-------- Given data

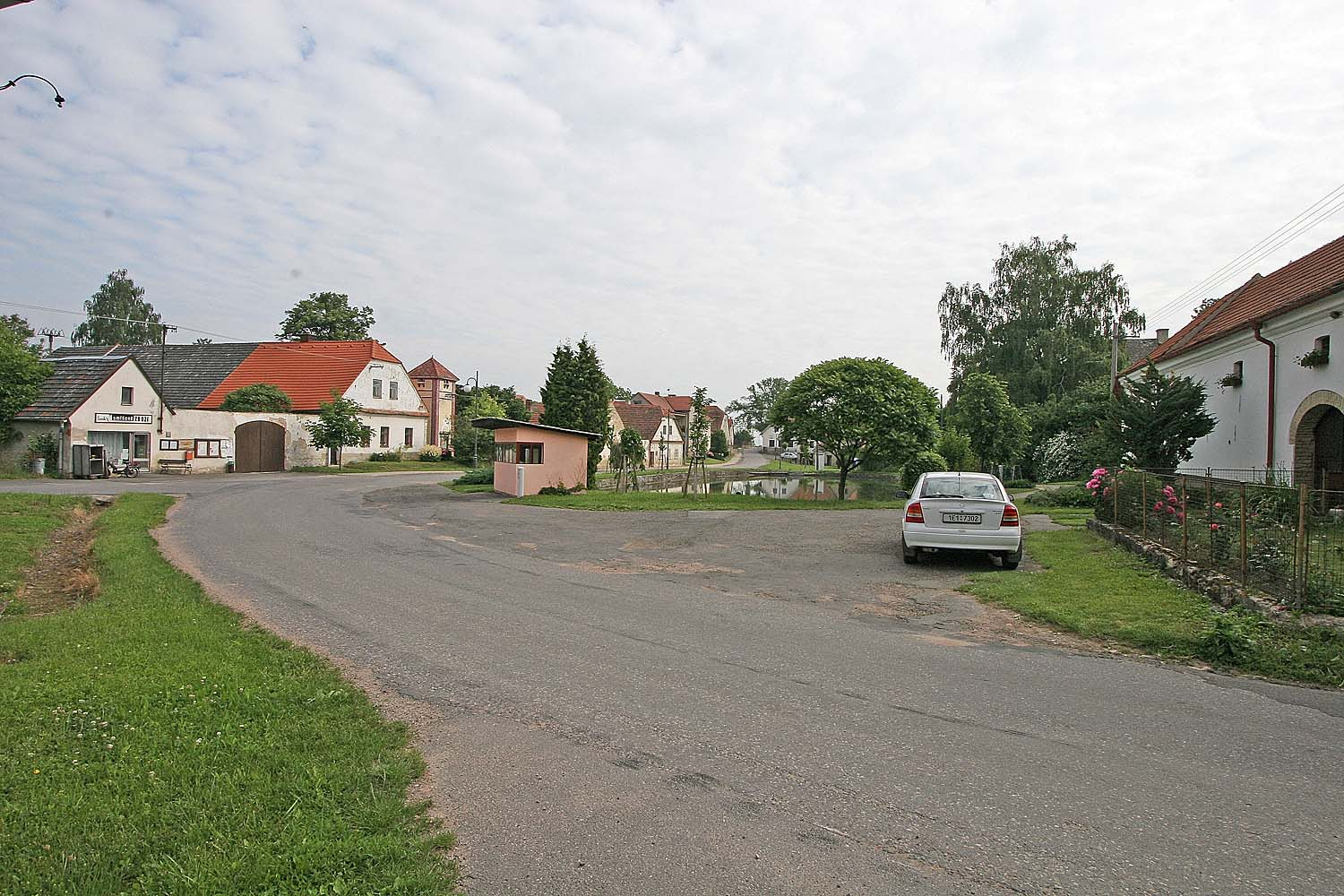 Náves v obci Újezdec v okrese Svitavy
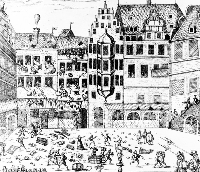 Sturm auf das Haus eines wohlhabenden Kaufmanns während des so genannten Leipziger Calvinistensturms im Mai 1593.
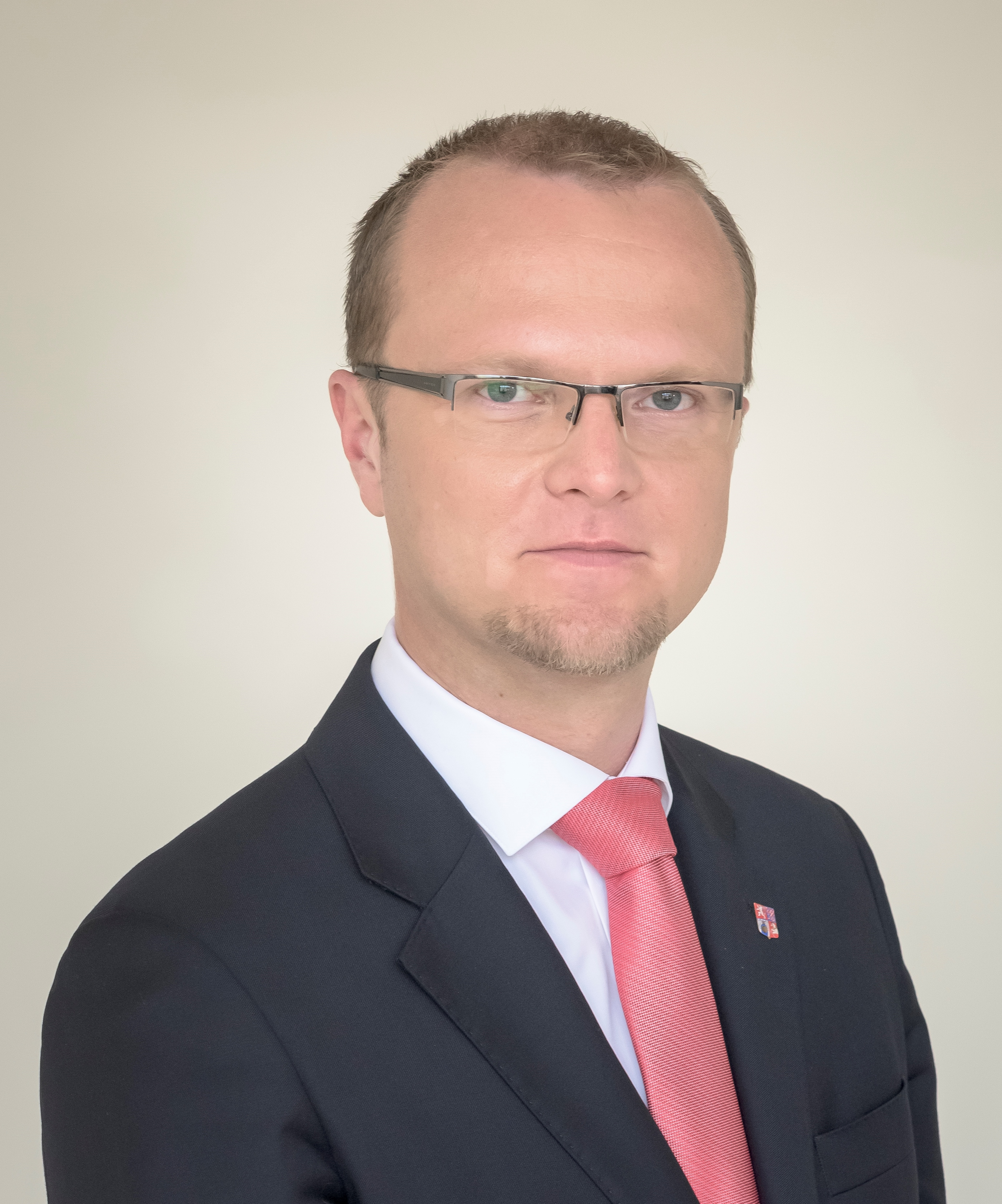 Hejtman Pardubického kraje Martin Netolický
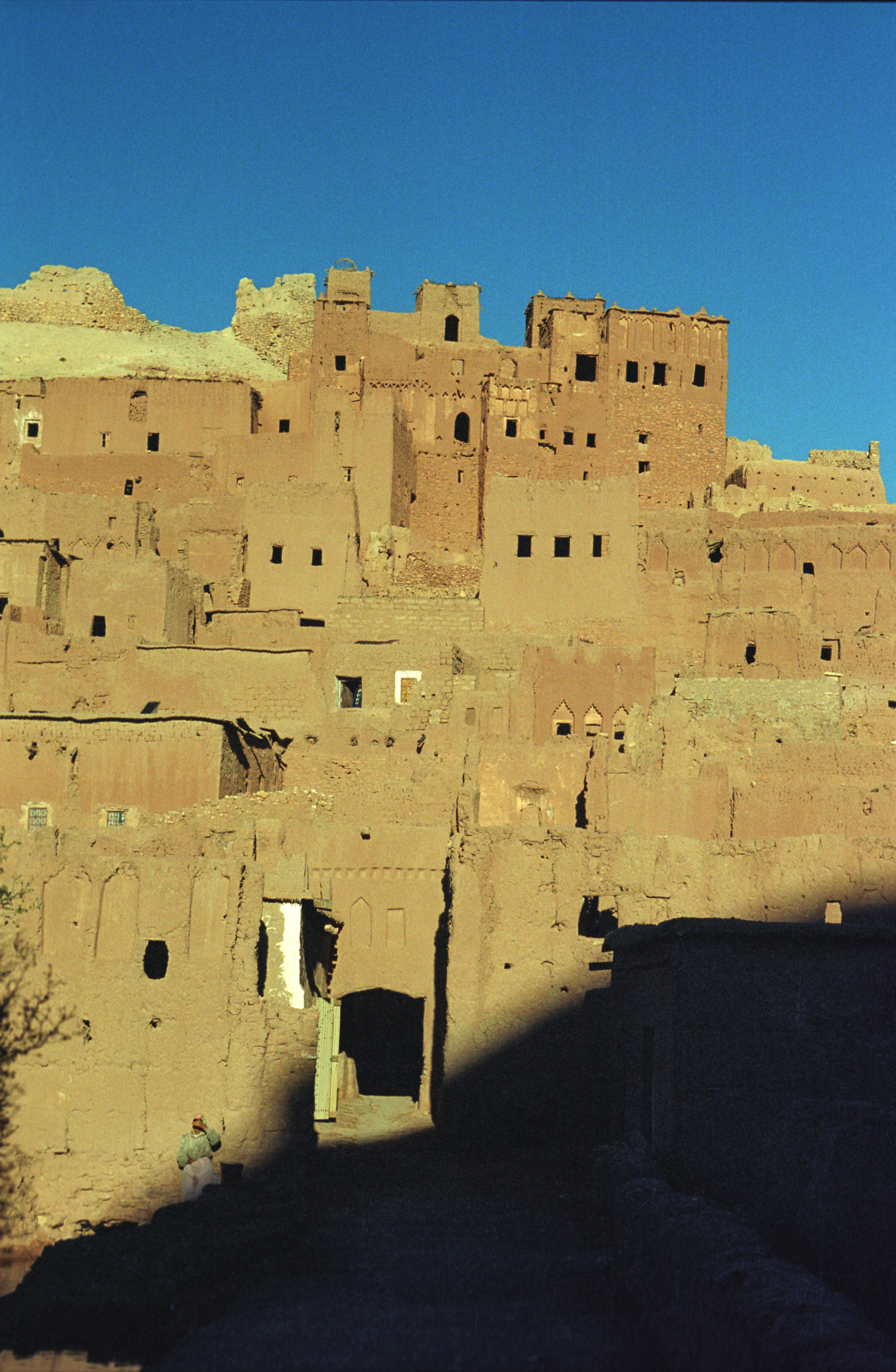 Aït Benhaddou

----------------

◆ What needs to be done:
Reproduce the material above in full and without alteration, but skip all pictures.

◆ The answer:
 Náves v obci Újezdec v okrese Svitavy
 Sturm auf das Haus eines wohlhabenden Kaufmanns während des so genannten Leipziger Calvinistensturms im Mai 1593.
 Hejtman Pardubického kraje Martin Netolický
 Aït Benhaddou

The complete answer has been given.